Of their long and close relationship, Mickelson has been quoted as saying "Bones is the only guy on the golf course that wants me to play well, so why am I going to sit there and berate him and treat him poorly? He's the only guy trying to work his tail off for me."

Mackay had both knees replaced in October 2016. On June 20, 2017, it was announced that Phil and "Bones" were mutually parting ways. Having been on Mickelson's bag since 1992, he had caddied for him in all but one of his major championships: the 2004 Masters, the 2005 PGA, the 2006 Masters, the 2010 Masters, and the 2013 Open Championship.

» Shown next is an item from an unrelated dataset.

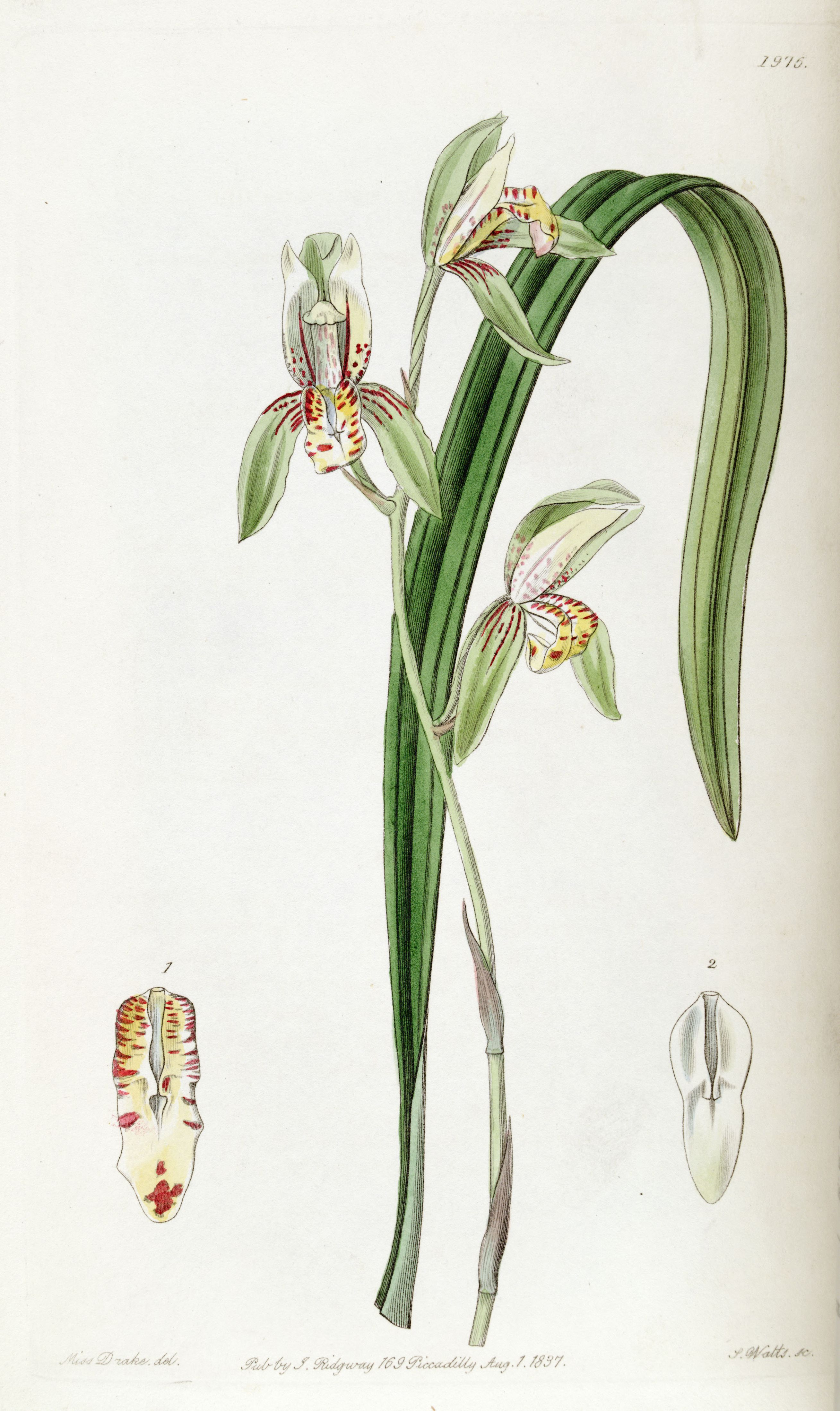 Cymbidium ensifolium (as syn. Cymbidium ensifolium var. estriatum)
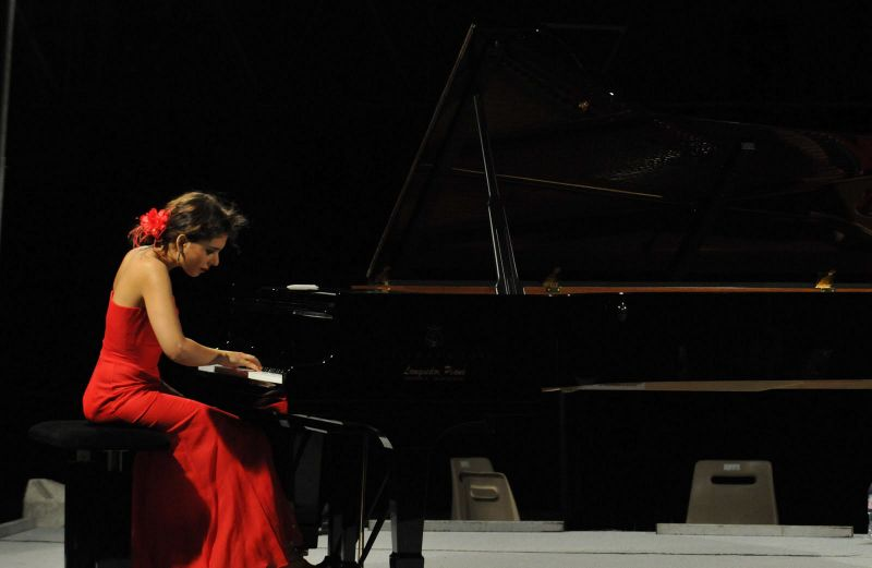 Concert de Stéphanie Elbaz

Mackay joined NBC/Golf Channel in 2017 as a commentator. In January 2018 he returned to caddying for one week, at the Sony Open in Hawaii, as a substitute for Justin Thomas's regular caddie Jimmy Johnson, who was injured. On September 30, 2021, Mackay announced he was returning to the bag as full-time caddie for Justin Thomas.

On April 3, 2024, Thomas announced that he and Mackay were parting ways, a week before the 2024 Masters Tournament.

Mackay lives in Scottsdale, Arizona, with his wife, Jen (Olsen) – a friend of Phil Mickelson's wife, Amy. Jen was introduced to Mackay by the Mickelsons – and their children, Oliver and Emma.